* _Data provided_:
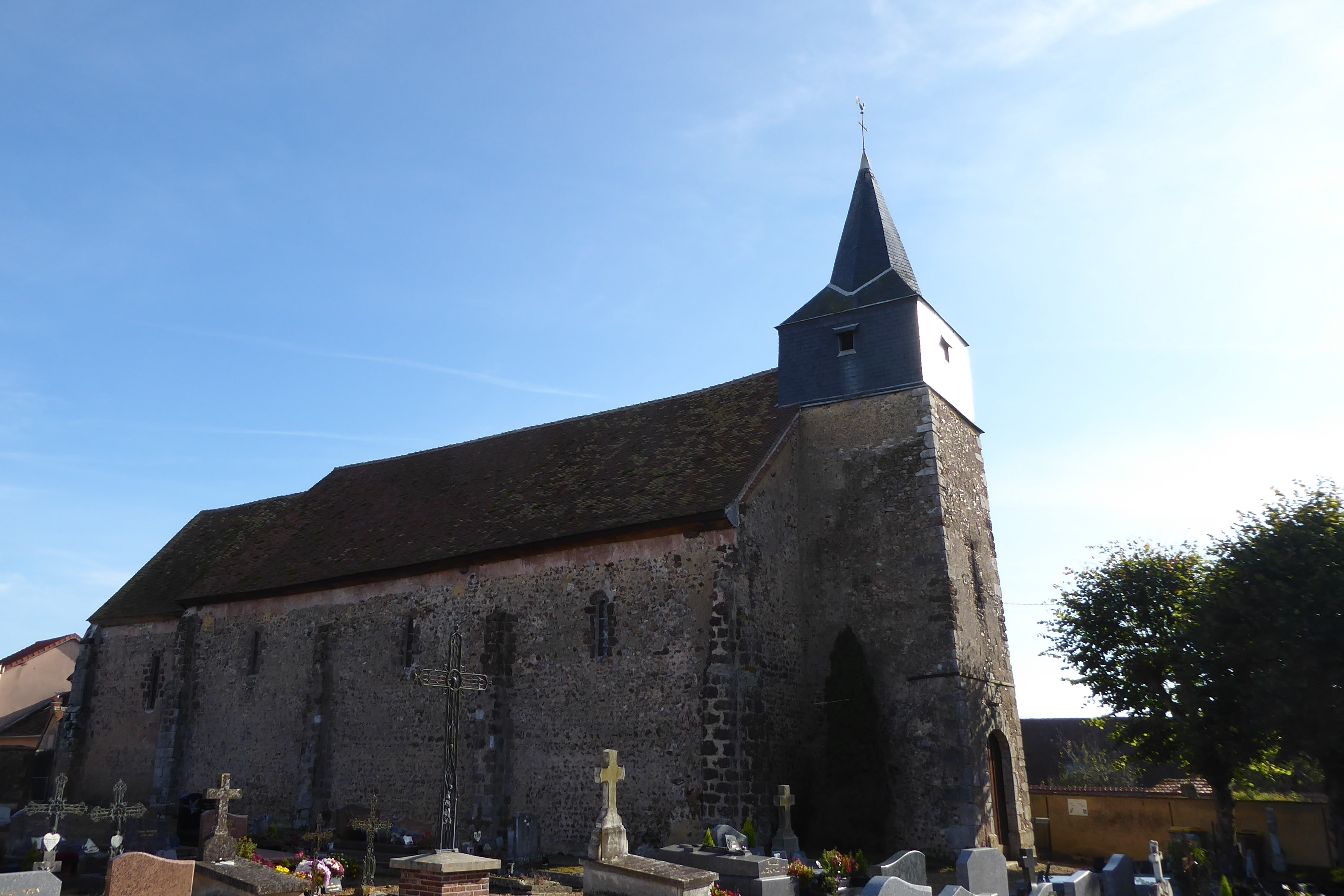 façade nord de l'église Saint-Gilles, Charonville, Eure-et-Loir, France.
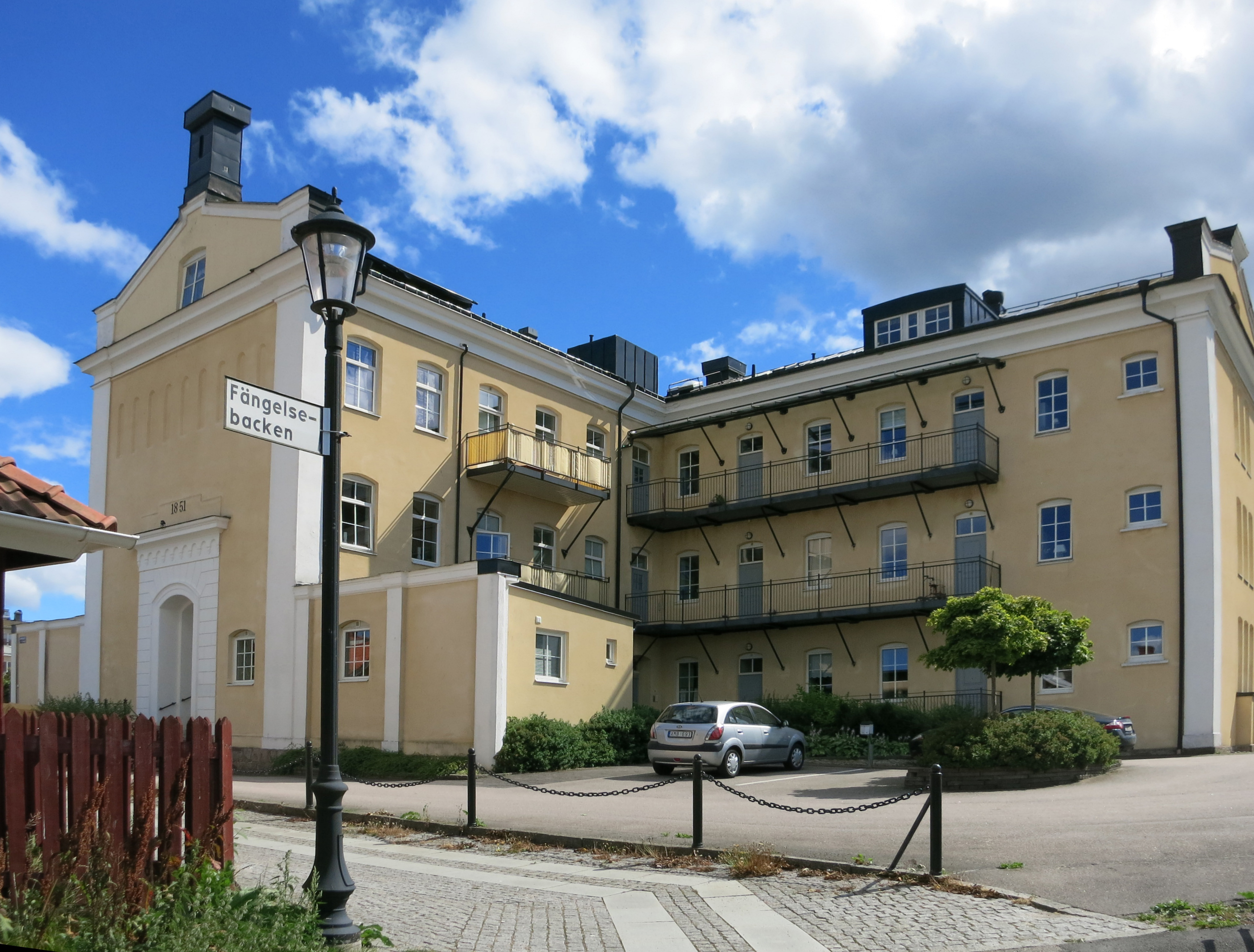 Förutvarande cellfängelset i Vänersborg. Nu Bostadsrättsföreningen Borgen i Vänersborg
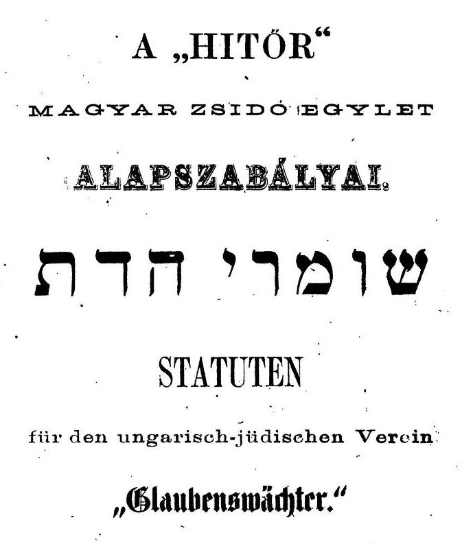 Regulations codex of the "Guardians of the Faith", a Jewish Orthodox organization in Hungary, published March 1868.
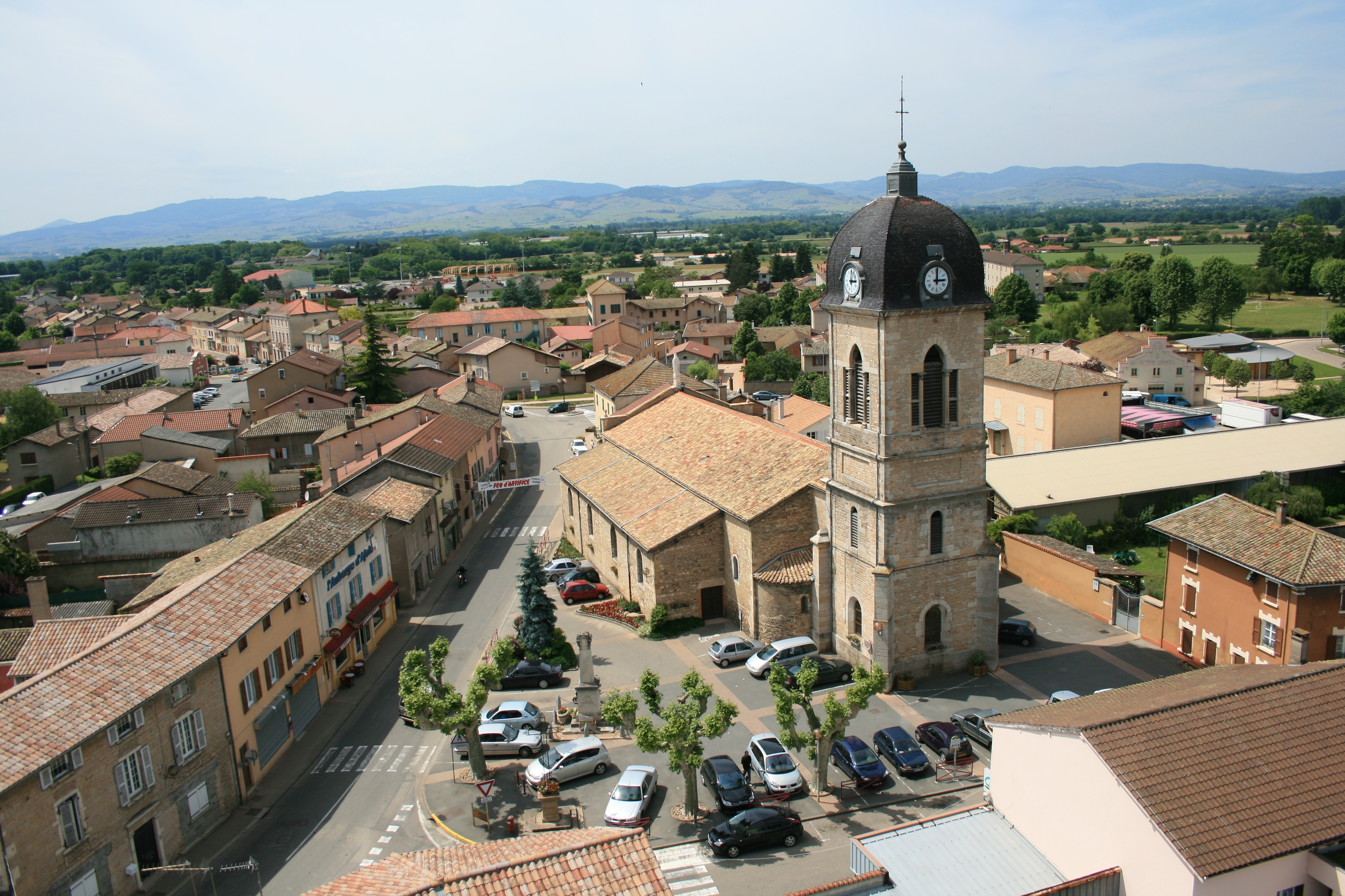 vue du ciel

* _Your assignment_: Print every line of the material above exactly as it reads, skipping the pictures.

* _Your solution_:
 façade nord de l'église Saint-Gilles, Charonville, Eure-et-Loir, France.
 Förutvarande cellfängelset i Vänersborg. Nu Bostadsrättsföreningen Borgen i Vänersborg
 Regulations codex of the "Guardians of the Faith", a Jewish Orthodox organization in Hungary, published March 1868.
 vue du ciel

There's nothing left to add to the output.